I was ready to pull my hair out. HAC wasn’t a riot or a terrorist attack. It was more like an environmental disaster. What a load of bureaucratic bullshit. Were they going to declare war on the animals? Why were they focused on offense? We needed to be thinking defense . This was insanity.
“We need to focus on finding the root of the problem, not killing animals,” I said, trying to remain calm. “I mean, I’m sorry—I just don’t get what your plan is, exactly. Bomb animals or something? What? Why don’t we issue a nationwide warning to watch out for animals, especially pets, to limit the damage until we figure this thing out?”
“Because that would cause a nationwide panic even more destructive than this epidemic,” Garcia said. “And because you boys’ve had plenty of time to ‘figure this thing out,’ and here you’ve come to us with zilch. Wild dogs were a problem in Iraq until we started exterminating them. You remember that, don’t you, Staff Sergeant Oz?”
I flinched. He’d done his research.
“We put enough boots on the street, we can nip this thing in the bud in a few weeks. A month, tops.”

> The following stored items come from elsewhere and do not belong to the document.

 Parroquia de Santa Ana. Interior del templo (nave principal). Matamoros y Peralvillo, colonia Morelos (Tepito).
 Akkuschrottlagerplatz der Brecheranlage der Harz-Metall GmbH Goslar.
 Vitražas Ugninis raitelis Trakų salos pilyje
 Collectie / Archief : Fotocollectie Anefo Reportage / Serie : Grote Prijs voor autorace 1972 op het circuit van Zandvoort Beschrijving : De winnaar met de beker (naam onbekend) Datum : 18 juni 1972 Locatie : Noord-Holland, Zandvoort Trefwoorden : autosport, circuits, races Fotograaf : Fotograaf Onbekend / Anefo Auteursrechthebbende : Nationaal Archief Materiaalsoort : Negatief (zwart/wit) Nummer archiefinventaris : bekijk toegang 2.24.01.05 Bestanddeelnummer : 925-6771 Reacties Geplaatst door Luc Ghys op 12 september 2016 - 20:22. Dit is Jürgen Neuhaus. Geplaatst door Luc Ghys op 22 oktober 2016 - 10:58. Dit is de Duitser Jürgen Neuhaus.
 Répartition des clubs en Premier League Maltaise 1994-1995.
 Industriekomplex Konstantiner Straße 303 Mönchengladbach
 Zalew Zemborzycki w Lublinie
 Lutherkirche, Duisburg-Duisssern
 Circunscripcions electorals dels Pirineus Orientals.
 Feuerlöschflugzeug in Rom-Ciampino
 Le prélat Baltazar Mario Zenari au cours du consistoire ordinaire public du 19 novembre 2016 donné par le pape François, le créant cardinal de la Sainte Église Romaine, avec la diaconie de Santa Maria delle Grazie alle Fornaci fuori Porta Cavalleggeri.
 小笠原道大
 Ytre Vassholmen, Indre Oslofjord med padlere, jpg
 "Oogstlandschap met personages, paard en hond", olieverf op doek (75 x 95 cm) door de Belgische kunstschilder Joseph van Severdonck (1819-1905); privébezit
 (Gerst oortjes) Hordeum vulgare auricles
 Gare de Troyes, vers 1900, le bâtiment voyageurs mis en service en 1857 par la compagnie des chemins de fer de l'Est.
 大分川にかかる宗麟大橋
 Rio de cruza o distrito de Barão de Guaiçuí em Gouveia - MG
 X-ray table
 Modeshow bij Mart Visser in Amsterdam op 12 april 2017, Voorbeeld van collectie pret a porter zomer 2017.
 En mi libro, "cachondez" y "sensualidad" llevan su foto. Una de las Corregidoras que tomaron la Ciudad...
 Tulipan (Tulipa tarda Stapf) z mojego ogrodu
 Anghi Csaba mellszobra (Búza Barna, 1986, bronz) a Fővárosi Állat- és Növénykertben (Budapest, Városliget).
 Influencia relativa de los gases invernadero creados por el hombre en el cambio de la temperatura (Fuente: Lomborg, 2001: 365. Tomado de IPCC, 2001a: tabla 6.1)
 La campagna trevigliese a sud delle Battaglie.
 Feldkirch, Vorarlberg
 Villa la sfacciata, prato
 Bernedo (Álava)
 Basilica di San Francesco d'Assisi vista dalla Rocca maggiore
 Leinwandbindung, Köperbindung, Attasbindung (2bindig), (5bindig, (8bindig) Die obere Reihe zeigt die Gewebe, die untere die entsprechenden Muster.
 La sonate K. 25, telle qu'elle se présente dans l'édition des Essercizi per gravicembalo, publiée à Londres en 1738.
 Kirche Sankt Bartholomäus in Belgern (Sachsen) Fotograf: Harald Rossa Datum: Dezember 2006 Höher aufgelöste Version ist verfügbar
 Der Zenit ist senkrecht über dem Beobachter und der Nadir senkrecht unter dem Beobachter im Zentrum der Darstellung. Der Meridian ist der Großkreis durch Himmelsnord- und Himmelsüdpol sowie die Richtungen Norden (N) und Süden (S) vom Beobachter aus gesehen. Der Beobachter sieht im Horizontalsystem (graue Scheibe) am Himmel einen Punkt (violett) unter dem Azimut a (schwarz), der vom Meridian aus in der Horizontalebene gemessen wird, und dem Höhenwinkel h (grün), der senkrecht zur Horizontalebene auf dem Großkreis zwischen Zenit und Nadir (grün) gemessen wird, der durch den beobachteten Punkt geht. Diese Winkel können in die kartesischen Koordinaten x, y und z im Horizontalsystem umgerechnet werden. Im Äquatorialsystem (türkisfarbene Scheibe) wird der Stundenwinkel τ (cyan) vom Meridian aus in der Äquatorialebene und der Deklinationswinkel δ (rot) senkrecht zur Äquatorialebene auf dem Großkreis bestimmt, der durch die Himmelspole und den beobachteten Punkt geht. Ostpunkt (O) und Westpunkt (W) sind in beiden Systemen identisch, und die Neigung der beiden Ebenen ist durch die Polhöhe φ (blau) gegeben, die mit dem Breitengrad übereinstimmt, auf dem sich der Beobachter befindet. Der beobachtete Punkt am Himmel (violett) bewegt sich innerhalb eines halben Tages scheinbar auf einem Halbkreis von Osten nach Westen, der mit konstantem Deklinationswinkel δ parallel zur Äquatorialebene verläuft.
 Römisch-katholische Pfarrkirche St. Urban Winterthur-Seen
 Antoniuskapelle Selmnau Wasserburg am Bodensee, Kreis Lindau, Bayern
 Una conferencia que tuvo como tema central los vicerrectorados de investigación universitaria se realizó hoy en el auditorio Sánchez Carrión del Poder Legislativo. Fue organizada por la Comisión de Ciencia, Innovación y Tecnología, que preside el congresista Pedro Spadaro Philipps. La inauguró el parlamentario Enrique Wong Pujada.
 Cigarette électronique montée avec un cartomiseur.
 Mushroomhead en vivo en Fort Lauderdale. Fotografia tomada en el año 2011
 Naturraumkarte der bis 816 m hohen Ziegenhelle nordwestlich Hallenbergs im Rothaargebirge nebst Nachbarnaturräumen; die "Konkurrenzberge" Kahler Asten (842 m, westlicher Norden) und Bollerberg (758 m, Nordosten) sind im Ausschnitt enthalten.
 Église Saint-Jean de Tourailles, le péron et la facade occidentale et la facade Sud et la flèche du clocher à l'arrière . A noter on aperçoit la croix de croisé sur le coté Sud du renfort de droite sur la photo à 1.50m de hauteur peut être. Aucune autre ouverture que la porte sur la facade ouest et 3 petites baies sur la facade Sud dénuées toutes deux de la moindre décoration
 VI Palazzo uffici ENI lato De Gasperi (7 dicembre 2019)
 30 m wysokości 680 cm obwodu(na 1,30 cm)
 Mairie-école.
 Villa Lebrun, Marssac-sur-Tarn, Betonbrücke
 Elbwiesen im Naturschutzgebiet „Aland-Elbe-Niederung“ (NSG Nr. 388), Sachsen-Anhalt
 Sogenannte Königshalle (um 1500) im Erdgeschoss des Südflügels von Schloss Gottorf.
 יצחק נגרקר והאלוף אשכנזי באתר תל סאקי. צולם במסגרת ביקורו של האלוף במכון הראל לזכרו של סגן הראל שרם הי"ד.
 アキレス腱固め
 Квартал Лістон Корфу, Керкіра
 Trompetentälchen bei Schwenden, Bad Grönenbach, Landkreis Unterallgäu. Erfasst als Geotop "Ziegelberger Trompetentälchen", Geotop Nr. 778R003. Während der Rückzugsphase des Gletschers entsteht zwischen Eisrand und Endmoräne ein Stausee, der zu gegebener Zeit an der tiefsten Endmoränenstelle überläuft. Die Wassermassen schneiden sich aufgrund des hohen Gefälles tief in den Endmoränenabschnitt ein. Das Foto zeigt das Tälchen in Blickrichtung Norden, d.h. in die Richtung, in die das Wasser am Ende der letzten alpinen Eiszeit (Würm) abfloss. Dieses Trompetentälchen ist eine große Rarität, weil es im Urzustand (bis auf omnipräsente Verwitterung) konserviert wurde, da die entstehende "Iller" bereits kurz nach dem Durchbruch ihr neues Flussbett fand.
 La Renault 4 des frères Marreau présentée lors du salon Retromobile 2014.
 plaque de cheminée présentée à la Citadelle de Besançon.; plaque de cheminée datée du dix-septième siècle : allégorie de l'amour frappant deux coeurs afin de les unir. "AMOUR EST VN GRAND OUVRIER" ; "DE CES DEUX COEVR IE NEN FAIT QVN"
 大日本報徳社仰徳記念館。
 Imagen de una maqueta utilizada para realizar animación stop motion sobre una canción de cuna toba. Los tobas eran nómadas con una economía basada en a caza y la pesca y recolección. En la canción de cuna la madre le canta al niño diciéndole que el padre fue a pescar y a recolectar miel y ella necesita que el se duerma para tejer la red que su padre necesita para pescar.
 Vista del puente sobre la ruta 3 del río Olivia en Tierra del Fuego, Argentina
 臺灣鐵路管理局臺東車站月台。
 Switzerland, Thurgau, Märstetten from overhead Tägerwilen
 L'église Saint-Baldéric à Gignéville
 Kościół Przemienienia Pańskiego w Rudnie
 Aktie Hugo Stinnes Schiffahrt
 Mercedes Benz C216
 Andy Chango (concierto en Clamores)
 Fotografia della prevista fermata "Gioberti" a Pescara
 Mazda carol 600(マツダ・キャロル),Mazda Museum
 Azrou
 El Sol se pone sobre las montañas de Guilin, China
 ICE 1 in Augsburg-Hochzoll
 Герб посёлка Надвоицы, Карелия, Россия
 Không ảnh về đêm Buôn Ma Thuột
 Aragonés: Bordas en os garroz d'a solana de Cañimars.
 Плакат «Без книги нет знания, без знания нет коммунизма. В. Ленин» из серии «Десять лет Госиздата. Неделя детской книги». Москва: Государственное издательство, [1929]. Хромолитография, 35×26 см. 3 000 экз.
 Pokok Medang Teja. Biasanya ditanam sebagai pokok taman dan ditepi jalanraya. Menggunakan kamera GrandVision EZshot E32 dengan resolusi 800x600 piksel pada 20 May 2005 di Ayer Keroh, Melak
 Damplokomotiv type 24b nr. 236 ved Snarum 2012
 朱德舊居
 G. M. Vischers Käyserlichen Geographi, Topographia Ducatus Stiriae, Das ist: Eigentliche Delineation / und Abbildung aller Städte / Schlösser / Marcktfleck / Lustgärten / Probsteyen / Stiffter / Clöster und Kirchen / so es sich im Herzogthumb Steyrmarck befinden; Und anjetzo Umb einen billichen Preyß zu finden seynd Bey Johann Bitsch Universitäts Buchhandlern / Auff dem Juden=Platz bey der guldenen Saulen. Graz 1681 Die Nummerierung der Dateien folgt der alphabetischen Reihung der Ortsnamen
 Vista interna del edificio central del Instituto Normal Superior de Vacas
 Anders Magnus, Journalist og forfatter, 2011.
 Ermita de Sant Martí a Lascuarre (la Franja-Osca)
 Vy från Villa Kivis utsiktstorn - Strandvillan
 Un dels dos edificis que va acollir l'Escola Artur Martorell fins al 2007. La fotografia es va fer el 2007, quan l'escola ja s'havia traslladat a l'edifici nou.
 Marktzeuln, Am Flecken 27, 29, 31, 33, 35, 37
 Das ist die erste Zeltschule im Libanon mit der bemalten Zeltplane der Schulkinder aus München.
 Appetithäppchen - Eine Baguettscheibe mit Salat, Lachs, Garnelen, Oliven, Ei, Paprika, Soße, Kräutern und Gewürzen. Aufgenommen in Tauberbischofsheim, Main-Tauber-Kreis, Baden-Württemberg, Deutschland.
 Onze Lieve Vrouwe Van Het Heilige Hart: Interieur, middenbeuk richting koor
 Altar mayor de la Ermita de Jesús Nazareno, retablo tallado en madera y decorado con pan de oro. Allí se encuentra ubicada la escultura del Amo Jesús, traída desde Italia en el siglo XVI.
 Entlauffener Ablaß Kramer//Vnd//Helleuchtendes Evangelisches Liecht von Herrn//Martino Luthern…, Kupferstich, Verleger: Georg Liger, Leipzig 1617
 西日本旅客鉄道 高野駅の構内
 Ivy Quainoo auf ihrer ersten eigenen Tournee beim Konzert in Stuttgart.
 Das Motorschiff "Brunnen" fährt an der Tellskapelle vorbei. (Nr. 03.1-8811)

I sat there, stewing in rage. I was about to try to point out how irrational the notion of simply exterminating dogs was, but I stopped myself. It was time for me to go. I needed to get back to New York and redouble my research, do everything in my power to figure this thing out before the army started trying to napalm the animals.
I caught Leahy’s eye at the front of the room as I stood.
“If that’s all you need me for, folks, then I’ve done all I can do for you. I’m sure my son must be getting restless. If you have any more questions, you have my information.”
Leahy escorted us out. We picked up Eli and went downstairs. A black Lincoln Town Car was waiting for us, engine panting in the parking circle. Nimo was already in the passenger seat.
“Everything you heard today is top secret, Mr. Oz,” Leahy said as we stepped outside into cuttingly bright sunlight. “So, in the interests of national security, we trust you’ll be discreet.”
“Of course,” I said as we climbed into the back of the black car.
Half an hour later, the woodlands beginning to give way to the D.C. metropolitan area, I felt the tickling buzz of my phone again, vibrating in the inner lining of my suit jacket.
It was a message from Charles Groh. He sounded—well, upset.
“Oz, listen. HAC is here. My own dog went crazy today. My twelve-year-old son had to kill it.”
“What is it?” said Chloe as I shook my head.
I wanted to lie to her, but I couldn’t.
6:00 A.M.
TWO NAUTICAL MILES SOUTH OF GALVESTON, TEXAS
FROM THE REAR of Leda Lady Queen, his rust-caked twenty-two-foot fishing boat, Ronnie Pederson lights his fourth cigarette of the morning and squints as he stares out at the gently slapping surface of the Gulf of Mexico.
The coast of Texas—Galveston Island and, beyond it, the southern suburbs of Houston—is now just a flat brown line on the horizon to the north. To the south, the moisture in the air blurs the line between the sky and the sea. Somewhere in that blue-gray blur, the water bends out of sight over the surface of the earth. Although the radius of visibility at sea on a perfectly clear day is only twelve miles, for some reason you grasp the bigness of the world when you’re out on the open water, more than you ever can on land.